December 12, 2018

Georgetown Symposium On 1918 Flu Brings Together Multidisciplinary Perspectives

On October 17, 2018, Georgetown welcomed scholars from different disciplines for a symposium on the causes and lessons of the Spanish Flu of 1918. As a worldwide pandemic at a crucial point in history, the topic provided a fruitful opportunity to explore the cross-section of science, global history, and public health.

Nurses hold a stretcher with a 1918 influenza victim
Nurses hold a stretcher with a 1918 influenza victim

The event was part of Georgetown's Great Influenza Centenary Project, which analyzes and reflects on the lessons of the plague for the world and Georgetown students. Georgetown history professor Tim Newfield hosted the event, which featured scholars Jessica Belser, Matthew Heaton, Mark Humphries, Laura Spinney, and Cecile Viboud. With backgrounds in microbiology, history, epidemiology, and journalism, the speakers provided a wide variety of perspectives and insights into the effects and causes of the so-called Spanish Flu.

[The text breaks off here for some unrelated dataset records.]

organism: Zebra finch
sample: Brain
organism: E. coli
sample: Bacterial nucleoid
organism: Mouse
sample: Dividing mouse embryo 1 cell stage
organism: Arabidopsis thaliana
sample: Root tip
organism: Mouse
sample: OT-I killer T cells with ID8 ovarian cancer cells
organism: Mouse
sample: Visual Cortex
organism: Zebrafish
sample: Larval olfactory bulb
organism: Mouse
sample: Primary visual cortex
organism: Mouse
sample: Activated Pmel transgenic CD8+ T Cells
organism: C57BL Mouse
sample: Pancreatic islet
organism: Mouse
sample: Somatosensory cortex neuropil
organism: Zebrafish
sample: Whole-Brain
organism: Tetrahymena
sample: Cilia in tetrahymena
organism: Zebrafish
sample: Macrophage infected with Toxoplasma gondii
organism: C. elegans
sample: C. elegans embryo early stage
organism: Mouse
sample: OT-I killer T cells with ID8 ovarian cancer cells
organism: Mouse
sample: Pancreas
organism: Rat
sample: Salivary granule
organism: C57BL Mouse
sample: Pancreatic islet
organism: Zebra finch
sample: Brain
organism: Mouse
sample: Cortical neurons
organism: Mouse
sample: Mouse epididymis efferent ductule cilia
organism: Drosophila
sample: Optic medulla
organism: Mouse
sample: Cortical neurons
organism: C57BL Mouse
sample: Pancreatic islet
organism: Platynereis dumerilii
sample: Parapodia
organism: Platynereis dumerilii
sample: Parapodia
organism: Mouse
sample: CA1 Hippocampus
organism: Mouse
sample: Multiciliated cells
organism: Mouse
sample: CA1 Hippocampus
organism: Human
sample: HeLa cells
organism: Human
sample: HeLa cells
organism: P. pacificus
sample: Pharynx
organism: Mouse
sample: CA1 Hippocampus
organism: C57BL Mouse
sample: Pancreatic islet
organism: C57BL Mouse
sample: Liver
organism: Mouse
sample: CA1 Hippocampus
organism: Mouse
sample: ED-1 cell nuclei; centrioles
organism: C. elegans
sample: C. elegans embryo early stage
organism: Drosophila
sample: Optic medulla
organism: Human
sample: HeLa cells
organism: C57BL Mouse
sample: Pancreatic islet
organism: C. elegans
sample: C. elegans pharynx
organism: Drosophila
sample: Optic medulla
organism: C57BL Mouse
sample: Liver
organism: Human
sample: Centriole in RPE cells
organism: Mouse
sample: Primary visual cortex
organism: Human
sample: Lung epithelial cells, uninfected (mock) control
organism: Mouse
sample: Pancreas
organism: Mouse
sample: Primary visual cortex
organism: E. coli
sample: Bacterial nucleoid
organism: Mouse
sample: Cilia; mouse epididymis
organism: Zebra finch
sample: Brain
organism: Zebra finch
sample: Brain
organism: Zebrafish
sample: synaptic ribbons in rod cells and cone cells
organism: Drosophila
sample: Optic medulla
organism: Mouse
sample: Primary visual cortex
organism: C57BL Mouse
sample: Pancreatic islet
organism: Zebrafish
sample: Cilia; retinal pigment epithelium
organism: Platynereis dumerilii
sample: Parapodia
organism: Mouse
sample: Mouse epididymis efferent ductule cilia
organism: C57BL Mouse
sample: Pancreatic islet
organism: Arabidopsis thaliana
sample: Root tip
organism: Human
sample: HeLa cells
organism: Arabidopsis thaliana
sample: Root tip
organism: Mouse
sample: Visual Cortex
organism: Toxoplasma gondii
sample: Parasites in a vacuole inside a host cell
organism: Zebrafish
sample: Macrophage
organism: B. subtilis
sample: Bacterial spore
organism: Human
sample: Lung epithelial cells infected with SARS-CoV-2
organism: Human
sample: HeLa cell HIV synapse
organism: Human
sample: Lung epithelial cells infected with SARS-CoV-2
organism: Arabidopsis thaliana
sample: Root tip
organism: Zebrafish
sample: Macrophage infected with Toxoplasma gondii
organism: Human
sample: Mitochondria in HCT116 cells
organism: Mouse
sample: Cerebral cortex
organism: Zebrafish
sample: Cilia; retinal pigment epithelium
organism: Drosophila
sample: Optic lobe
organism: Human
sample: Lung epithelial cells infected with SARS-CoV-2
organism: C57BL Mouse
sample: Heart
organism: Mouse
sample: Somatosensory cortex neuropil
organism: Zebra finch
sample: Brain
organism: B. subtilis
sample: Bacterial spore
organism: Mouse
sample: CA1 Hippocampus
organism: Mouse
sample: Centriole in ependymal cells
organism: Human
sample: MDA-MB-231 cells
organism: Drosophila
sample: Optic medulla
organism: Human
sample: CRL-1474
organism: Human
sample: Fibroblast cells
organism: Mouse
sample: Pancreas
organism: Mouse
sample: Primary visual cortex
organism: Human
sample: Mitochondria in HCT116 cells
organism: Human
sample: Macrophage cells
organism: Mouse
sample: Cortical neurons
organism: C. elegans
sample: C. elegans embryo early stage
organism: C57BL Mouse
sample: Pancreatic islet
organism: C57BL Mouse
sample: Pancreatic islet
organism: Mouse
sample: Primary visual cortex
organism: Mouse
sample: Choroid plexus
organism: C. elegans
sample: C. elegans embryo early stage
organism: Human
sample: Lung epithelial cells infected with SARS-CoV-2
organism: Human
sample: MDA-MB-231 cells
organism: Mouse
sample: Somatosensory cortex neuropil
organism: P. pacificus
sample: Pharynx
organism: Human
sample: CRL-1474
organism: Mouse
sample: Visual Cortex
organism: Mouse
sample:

Speakers at the event covered a range of topics, and illustrated how different academic perspectives can further understanding of the issue. Humanistic perspectives served to illuminate the context of the pathogen’s emergence and diffusion, discussing both the global effects it had and its local impacts in colonial Africa as well as the social and hygienic conditions that drove the disease’s spread in urban areas. Scientific perspectives helped to show what made that particular flu so unique, at the microscopic level, and, on a statistical level, where and when the disease spread over the globe. Newfield said:

"Pandemics are complex problems that require careful multidisciplinary collaboration."

"This event was designed as a first step towards the sort of cross-discipline teamwork that is all too rare in historical epidemiology," Newfield added. "By coming together, we stand a better chance at answering basic questions about the 1917-19 pandemic that continues to elude us, like where did the flu emerge, how many died, what co-morbidities proved most lethal, and what factors account for the tremendous differences in mortality and morbidity between and within affected regions.”

The event was sponsored by Georgetown’s Global Health Initiative, Environment Initiative, and University Medical Center, and was partially funded through a GHI Great Influenza Centenary Project grant.

Speakers included:

Tim Newfield is an assistant professor in the departments of History and Biology at Georgetown University.

Laura Spinney is a writer and science journalist based in Paris.

Cecile Viboud is an epidemiologist at the NIH’s Fogarty International Center.

Mark Humphries is an associate professor, Dunkley Chair in War and the Canadian Experience, and director of the Laurier Centre for Military Strategic and Disarmament Studies  at Wilfrid Laurier University.

Matthew Heaton is an associate professor of African history at Virginia Tech.

Jessica Belser is a microbiologist in the Flu Division at the Center for Disease Control.